[THE DATA — start]

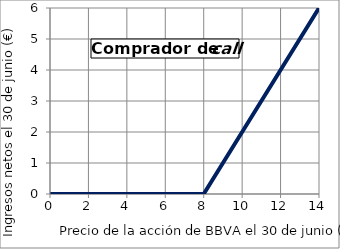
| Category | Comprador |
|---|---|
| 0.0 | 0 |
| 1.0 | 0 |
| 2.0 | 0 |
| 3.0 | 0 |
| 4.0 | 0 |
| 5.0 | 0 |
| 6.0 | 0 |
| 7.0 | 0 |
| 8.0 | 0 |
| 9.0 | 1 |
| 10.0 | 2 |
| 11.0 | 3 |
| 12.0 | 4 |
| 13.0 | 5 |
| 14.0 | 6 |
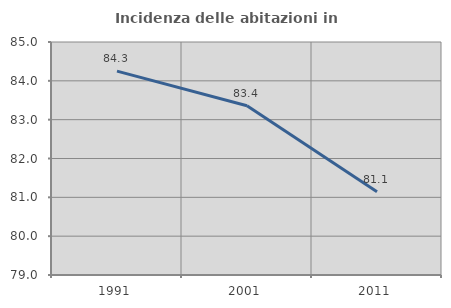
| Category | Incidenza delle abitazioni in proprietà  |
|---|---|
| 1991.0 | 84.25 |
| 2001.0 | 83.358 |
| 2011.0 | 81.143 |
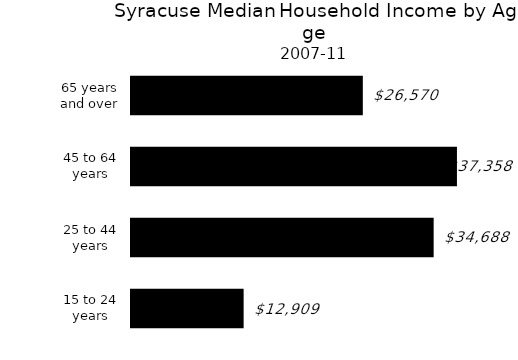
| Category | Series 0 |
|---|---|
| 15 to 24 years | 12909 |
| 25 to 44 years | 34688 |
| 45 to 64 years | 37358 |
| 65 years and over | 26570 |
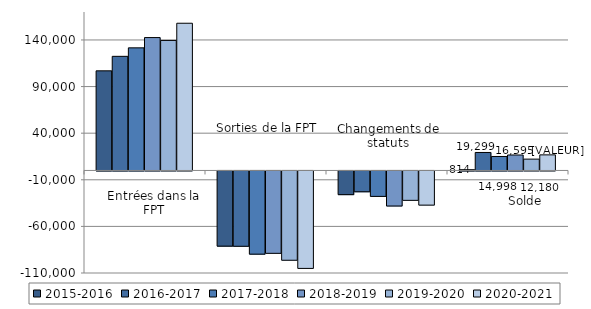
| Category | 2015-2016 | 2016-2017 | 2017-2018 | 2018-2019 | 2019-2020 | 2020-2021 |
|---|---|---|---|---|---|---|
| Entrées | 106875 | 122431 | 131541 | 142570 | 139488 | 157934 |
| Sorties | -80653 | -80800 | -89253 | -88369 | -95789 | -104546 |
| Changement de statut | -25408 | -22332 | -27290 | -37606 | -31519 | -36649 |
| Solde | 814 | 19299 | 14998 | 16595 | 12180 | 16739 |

[THE DATA — finish]
[THE DATA — start]

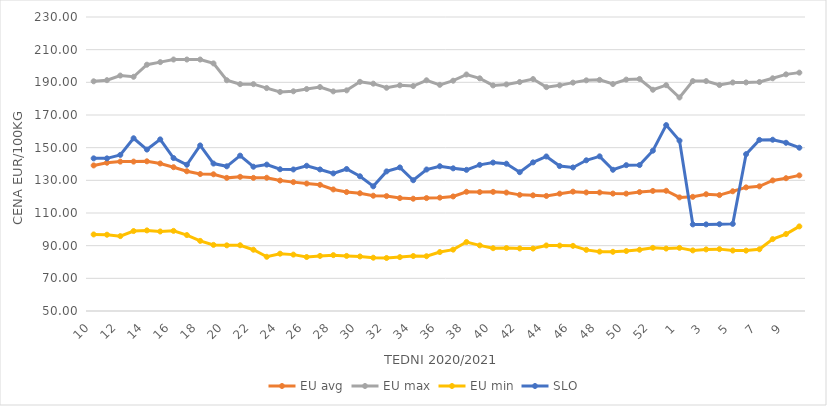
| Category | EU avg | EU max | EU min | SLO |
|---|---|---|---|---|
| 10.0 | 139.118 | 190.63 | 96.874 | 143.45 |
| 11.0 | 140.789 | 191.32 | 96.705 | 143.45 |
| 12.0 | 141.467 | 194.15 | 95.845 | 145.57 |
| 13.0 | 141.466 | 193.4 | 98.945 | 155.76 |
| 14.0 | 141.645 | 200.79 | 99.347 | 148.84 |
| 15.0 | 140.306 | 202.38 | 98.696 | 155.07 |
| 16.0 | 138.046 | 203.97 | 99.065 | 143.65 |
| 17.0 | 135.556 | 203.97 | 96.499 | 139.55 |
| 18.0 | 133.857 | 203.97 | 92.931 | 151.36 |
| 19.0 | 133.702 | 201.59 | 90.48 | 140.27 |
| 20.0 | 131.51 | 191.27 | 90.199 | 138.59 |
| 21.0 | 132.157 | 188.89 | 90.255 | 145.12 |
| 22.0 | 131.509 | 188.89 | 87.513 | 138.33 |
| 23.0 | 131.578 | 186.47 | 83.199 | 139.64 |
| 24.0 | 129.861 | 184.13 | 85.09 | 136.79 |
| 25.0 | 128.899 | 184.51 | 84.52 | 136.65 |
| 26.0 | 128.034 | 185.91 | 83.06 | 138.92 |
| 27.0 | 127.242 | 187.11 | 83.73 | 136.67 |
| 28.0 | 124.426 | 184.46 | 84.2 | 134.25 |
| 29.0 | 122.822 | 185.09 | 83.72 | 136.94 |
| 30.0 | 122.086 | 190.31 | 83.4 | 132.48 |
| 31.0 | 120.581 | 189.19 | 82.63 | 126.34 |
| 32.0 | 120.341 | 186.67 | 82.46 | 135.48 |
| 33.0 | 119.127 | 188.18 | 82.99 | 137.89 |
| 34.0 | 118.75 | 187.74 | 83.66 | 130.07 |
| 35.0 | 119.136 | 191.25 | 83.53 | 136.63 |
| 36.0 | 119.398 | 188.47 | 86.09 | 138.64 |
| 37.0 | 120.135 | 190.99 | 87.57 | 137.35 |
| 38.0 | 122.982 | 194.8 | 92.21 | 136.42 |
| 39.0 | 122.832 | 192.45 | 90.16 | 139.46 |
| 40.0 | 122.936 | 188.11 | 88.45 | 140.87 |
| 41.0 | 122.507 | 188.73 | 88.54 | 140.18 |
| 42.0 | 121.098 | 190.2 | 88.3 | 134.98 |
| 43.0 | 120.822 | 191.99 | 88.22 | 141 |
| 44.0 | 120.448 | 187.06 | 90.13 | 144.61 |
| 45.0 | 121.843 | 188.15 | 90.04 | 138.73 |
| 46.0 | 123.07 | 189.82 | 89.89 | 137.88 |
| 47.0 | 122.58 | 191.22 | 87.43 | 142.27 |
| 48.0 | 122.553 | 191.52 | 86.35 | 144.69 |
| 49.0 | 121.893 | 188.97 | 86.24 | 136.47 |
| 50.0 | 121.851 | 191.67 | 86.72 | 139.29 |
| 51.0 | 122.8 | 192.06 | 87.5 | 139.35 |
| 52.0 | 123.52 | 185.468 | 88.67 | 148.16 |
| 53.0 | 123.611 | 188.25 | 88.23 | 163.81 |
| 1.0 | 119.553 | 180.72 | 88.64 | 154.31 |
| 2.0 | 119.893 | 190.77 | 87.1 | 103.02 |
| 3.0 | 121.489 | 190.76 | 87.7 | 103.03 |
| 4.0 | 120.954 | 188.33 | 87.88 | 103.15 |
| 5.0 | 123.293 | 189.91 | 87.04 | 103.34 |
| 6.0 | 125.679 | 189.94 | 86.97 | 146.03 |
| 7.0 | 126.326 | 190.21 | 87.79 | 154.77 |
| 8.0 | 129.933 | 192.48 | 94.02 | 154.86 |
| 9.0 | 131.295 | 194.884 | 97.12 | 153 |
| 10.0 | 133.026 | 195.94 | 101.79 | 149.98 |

[THE DATA — finish]

TASK INSTRUCTIONS -
Above are the records. Copy only the lines from the one with "Category | Comprador |" through the one with "over | 26570 |", exactly, with no pictures.

FINISHED TASK -
| Category | Comprador |
|---|---|
| 0.0 | 0 |
| 1.0 | 0 |
| 2.0 | 0 |
| 3.0 | 0 |
| 4.0 | 0 |
| 5.0 | 0 |
| 6.0 | 0 |
| 7.0 | 0 |
| 8.0 | 0 |
| 9.0 | 1 |
| 10.0 | 2 |
| 11.0 | 3 |
| 12.0 | 4 |
| 13.0 | 5 |
| 14.0 | 6 |
| Category | Incidenza delle abitazioni in proprietà  |
|---|---|
| 1991.0 | 84.25 |
| 2001.0 | 83.358 |
| 2011.0 | 81.143 |
| Category | Series 0 |
|---|---|
| 15 to 24 years | 12909 |
| 25 to 44 years | 34688 |
| 45 to 64 years | 37358 |
| 65 years and over | 26570 |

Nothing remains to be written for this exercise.